Como observa Laymert Garcia dos Santos[5], o capital global privatiza as telecomunicações, coloniza a rede e faz o loteamento do campo eletromagnético, visando controlar o acesso ao chamado ciberespaço, não sob a forma da relação de compra e venda com seus clientes, e sim de fornecimento e uso. Trata-se, portanto, de um novo tipo de mercado em que o cliente, ou melhor, o usuário é transformado em mercadoria porque a estratégia de venda não consiste mais em vender um produto para o maior número de clientes, mas em vender no ciberespaço o maior número de produtos para um usuário. Donde a importância dada ao aumento crescente do tempo em que usuário permanece conectado a esse espaço, tempo que é capitalizado – o usuário julga estar em lazer, diversão, entretenimento, mas, na realidade, está realizando trabalho imaterial, gerando lucro ou mais valia para as empresas.  De fato, explica Garcia dos Santos, os provedores de acesso traçam o perfil do usuário em termos de preferências de acessos (escolhas e rejeições), idade, gostos de etc.; perfil que serve de base de cálculo para o valor de tempo de vida em termos de sua virtualidade de acesso e consumo. O indivíduo se reduz a um fluxo de dados que pode ser reorganizado e vendido de acordo com os interesses de potenciais anunciantes os quais, de posse dessas amostras compradas, invadirão os acessos dos indivíduos ao ciberespaço com propagandas já direcionadas para seus gostos. O controle é feito sobre senhas e acessos, organizados como amostras de bancos de dados, bases com que o mercado financeiro se articula com a especulação de possibilidades, isto é, do valor da informação, única mercadoria que conta, tornando-se a medida de todas as coisas, pois para o capital global a informação é a medida quantitativa de tudo.

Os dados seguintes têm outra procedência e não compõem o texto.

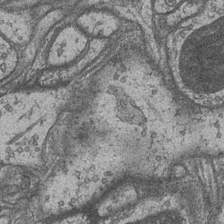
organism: Drosophila
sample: Optic medulla
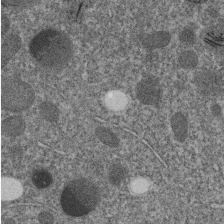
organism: C. elegans
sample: C. elegans embryo early stage
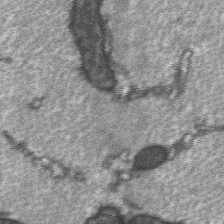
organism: C57BL Mouse
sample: Soleus
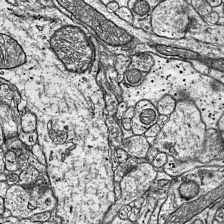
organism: Mouse
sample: Visual Cortex
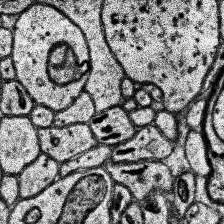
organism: Human
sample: Temporal Lobe
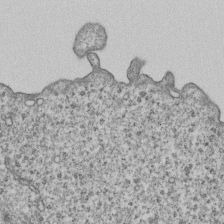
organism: Human
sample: MDA-MB-231 cells
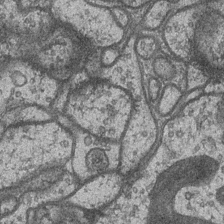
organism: Drosophila
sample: Optic medulla
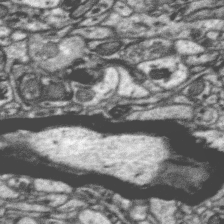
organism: Zebra finch
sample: Brain
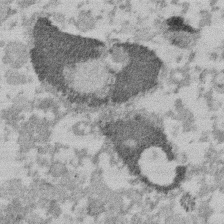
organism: Mouse
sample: Dividing mouse embryo 1 cell stage
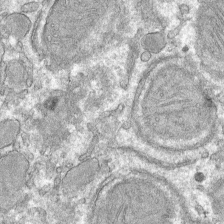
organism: Mouse
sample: Mouse hepatocytes
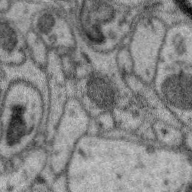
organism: Zebra finch
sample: Brain
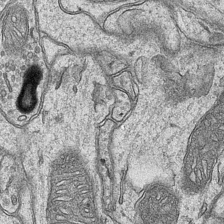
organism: Mouse
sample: CA1 Hippocampus
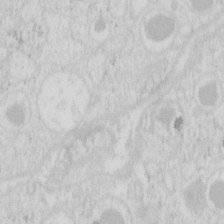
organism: Mouse
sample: Pancreas
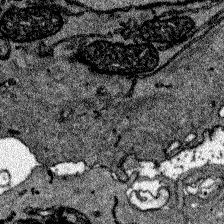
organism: Zebrafish
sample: Larval olfactory bulb
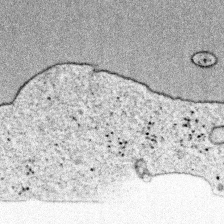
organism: Human
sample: HeLa cells
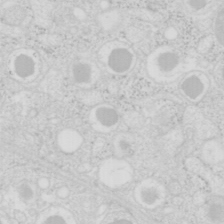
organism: Mouse
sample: Pancreas
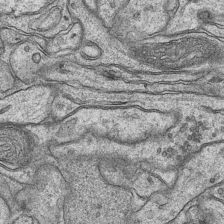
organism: Mouse
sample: CA1 Hippocampus
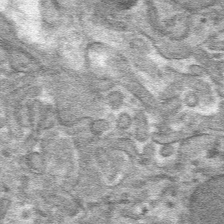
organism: Mouse
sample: Mouse hepatocytes
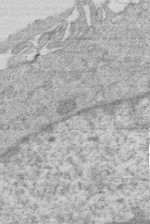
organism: Human
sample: Macrophage cells
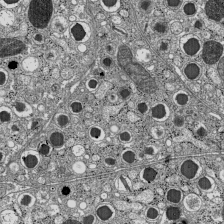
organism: C57BL Mouse
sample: Pancreatic islet
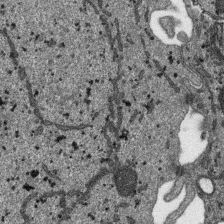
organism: Human
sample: Lung epithelial cells infected with SARS-CoV-2
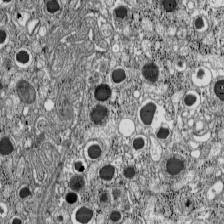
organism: C57BL Mouse
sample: Pancreatic islet
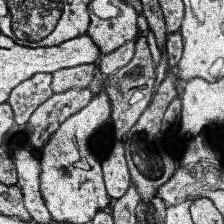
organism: Human
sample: Temporal Lobe
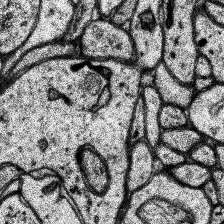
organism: Human
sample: Temporal Lobe
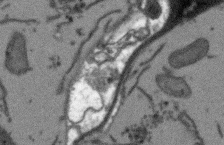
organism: Arabidopsis thaliana
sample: Root tip
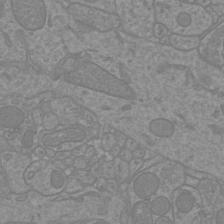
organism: Mouse
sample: Cortical neurons
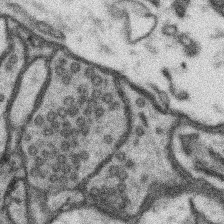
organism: Mouse
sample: Somatosensory cortex neuropil
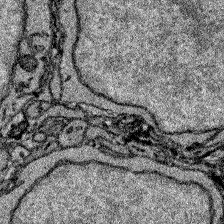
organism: Zebrafish
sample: Larval olfactory bulb
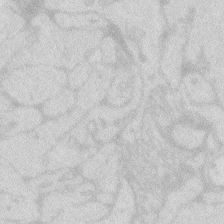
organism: Zebrafish
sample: Macrophage
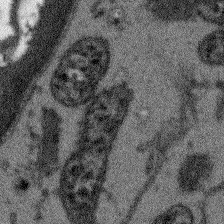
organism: Arabidopsis thaliana
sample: Root tip
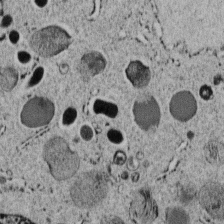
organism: C. elegans
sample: C. elegans embryo early stage
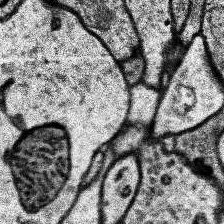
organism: Human
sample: Temporal Lobe
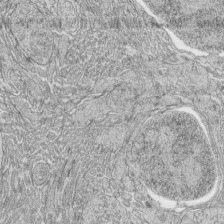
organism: Zebrafish
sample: synaptic ribbons in rod cells and cone cells
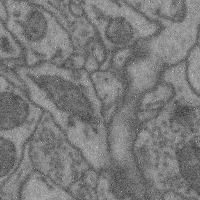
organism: Mouse
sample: Cerebral cortex
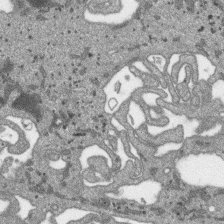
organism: Human
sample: Lung epithelial cells infected with SARS-CoV-2
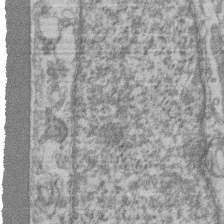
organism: Mouse
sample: T cell stromal cell synapse
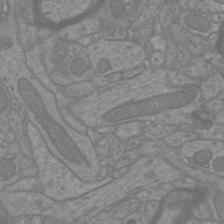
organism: Mouse
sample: Cortical neurons
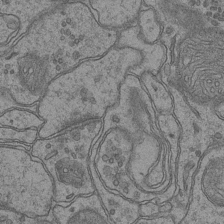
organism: Mouse
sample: CA1 Hippocampus
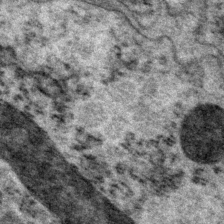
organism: P. pacificus
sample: Pharynx
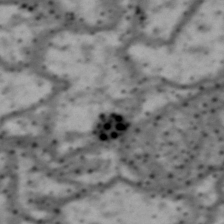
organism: Drosophila
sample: Brain
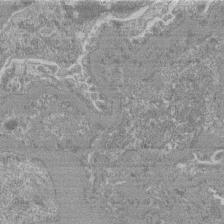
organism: Mouse
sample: Glomerulus
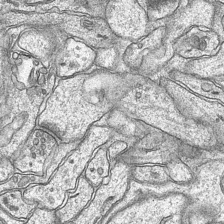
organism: Mouse
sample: CA1 Hippocampus
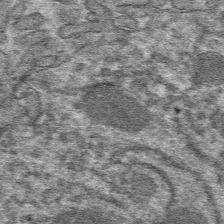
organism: Mouse
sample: Mouse hepatocytes
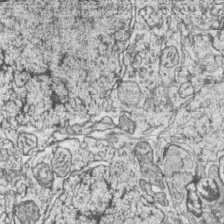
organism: Zebrafish
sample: synaptic ribbons in rod cells and cone cells
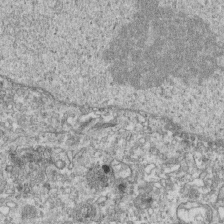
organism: Human
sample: HeLa cell HIV synapse
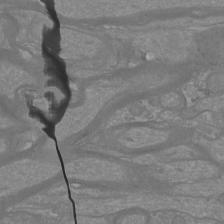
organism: Mouse
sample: Cortical neurons
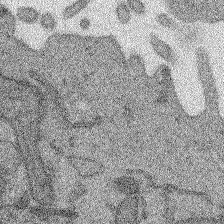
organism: Human
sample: HeLa cells
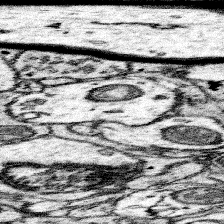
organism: Mouse
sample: Somatosensory cortex neuropil
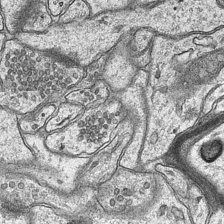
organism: Mouse
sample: CA1 Hippocampus
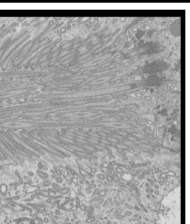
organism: Mouse
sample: Cilia; mouse epididymis
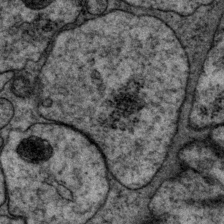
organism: P. pacificus
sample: Pharynx
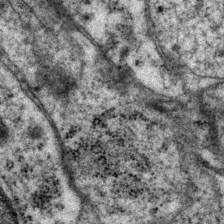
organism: P. pacificus
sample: Pharynx
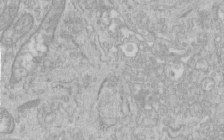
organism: Human
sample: Centriole in RPE cells
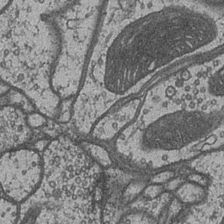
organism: Drosophila
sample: Optic medulla
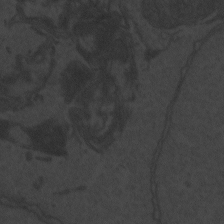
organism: Zebrafish
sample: Macrophage infected with Toxoplasma gondii
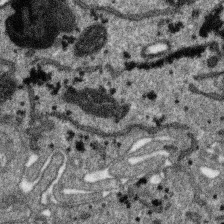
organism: Human
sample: Lung epithelial cells infected with SARS-CoV-2
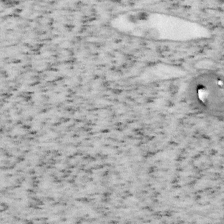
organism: Mouse
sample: OT-I killer T cells with ID8 ovarian cancer cells
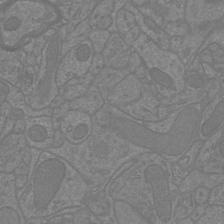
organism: Mouse
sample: Cortical neurons
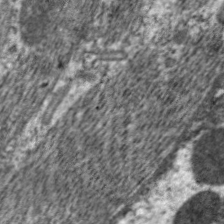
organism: C. elegans
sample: Pharynx
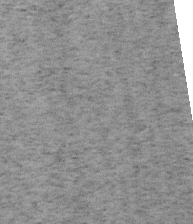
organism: Mouse
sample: OT-I killer T cells with ID8 ovarian cancer cells
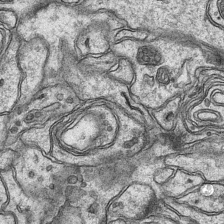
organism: Mouse
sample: CA1 Hippocampus
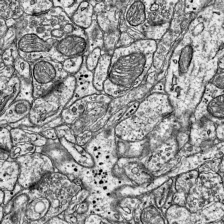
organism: Mouse
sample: Visual Cortex
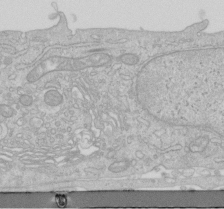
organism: Human
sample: Centriole in RPE cells
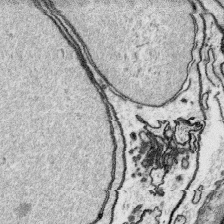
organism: Platynereis dumerilii
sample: Parapodia
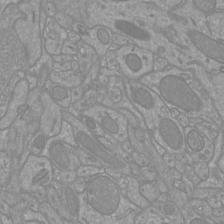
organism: Mouse
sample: Cortical neurons
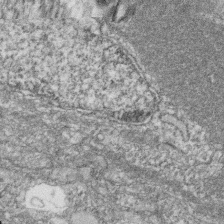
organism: Zebrafish
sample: Cilia; retinal pigment epithelium
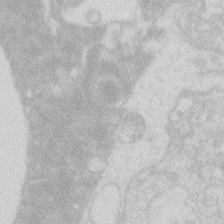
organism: Zebrafish
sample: Macrophage
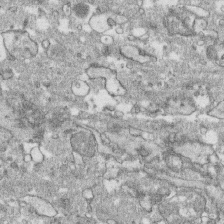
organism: Human
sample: CRL-1474
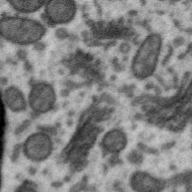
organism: Zebra finch
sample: Brain
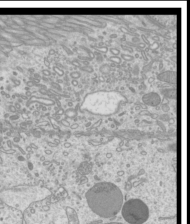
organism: Mouse
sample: Cilia; mouse epididymis
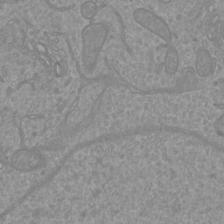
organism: Mouse
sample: Cortical neurons
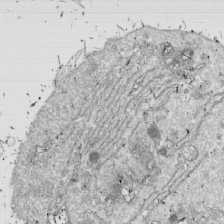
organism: Drosophila
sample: Cell division; meiosis; drosophila spermatocytes
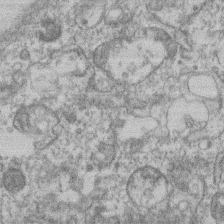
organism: Mouse
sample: T cell stromal cell synapse
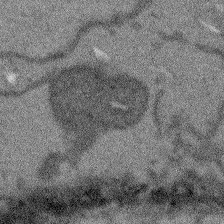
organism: Arabidopsis thaliana
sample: Root tip
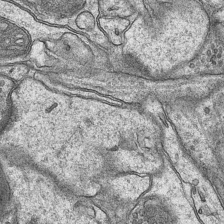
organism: Mouse
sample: CA1 Hippocampus
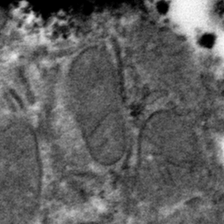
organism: Mouse
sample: Mouse hepatocytes
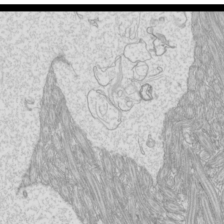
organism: Mouse
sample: Cilia; mouse epididymis
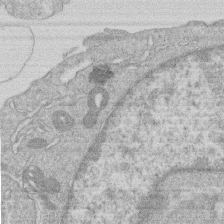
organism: Human
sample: Macrophage cells
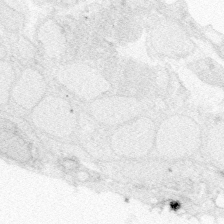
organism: Zebrafish
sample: Whole-Brain
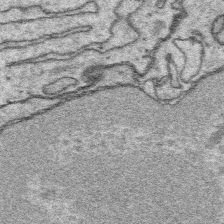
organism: Platynereis dumerilii
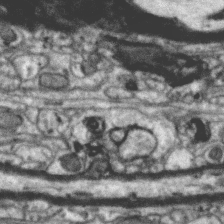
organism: Zebra finch
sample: Brain
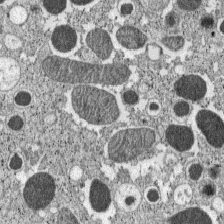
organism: C57BL Mouse
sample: Pancreatic islet
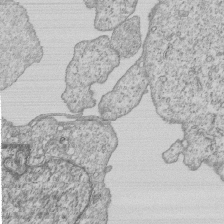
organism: Human
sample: MDA-MB-231 cells
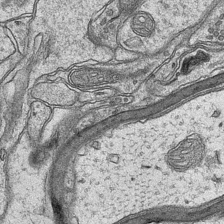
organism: Mouse
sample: CA1 Hippocampus
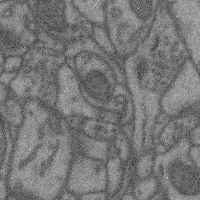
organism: Mouse
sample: Cerebral cortex
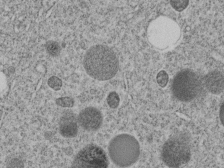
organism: C. elegans
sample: C. elegans embryo early stage
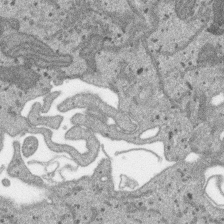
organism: Human
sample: Lung epithelial cells infected with SARS-CoV-2
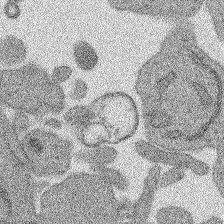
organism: Human
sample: HeLa cells
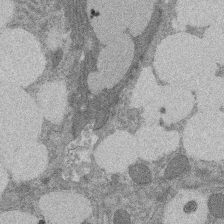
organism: Rat
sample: Salivary granule
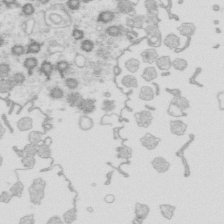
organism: Mouse
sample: Multiciliated cells
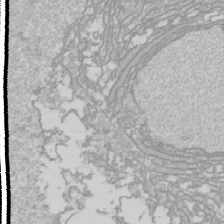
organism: Drosophila
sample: Cell division; meiosis; drosophila spermatocytes
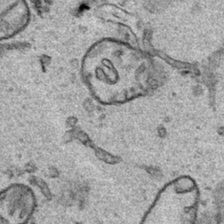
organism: Human
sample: Mitochondria in HCT116 cells
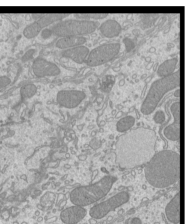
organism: Mouse
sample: Cilia; mouse epididymis
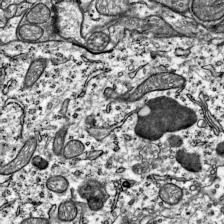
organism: Mouse
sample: Visual Cortex
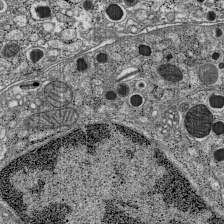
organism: C57BL Mouse
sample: Pancreatic islet
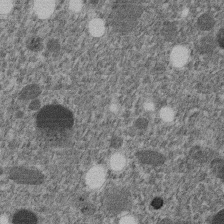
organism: C. elegans
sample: C. elegans embryo early stage
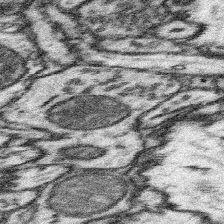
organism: Mouse
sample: Somatosensory cortex neuropil
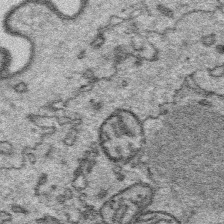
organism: Platynereis dumerilii
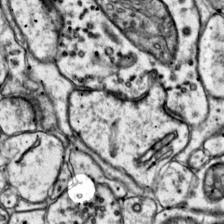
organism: Mouse
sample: Primary visual cortex
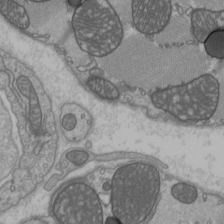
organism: C57BL Mouse
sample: Heart
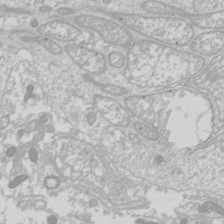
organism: Drosophila
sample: Cell division; meiosis; drosophila spermatocytes
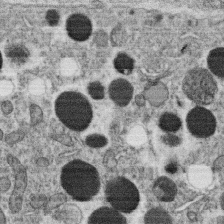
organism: C. elegans
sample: C. elegans oocyte; sperm cells
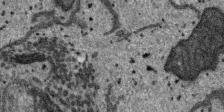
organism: Human
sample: Lung epithelial cells, uninfected (mock) control
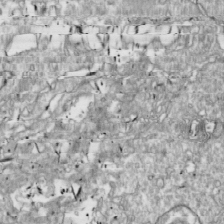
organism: Drosophila
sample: Cell division; meiosis; drosophila spermatocytes
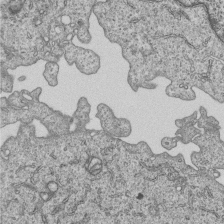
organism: Human
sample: MDA-MB-231 cells
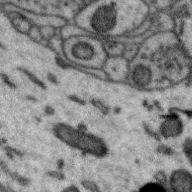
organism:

Por Marilena Chauí, professora do departamento de Filosofia da USP, autora de Cultura e Democracia (Ed. Cortez) e A Nervura do Real (Companhia das Letras), entre outros.

[1]      Paul Mathias Qu’est-ce que l’Internet?, Paris, Vrin, 2009

[2]      Idem Ibidem p. 24.

[3]      Idem ibidem p. 26.

[4]      Idem ibidem p. 27.

[5]      Laymert Garcia dos Santos, Politizar as novas tecnologias: o impacto sociotécnico da informação digital e genética.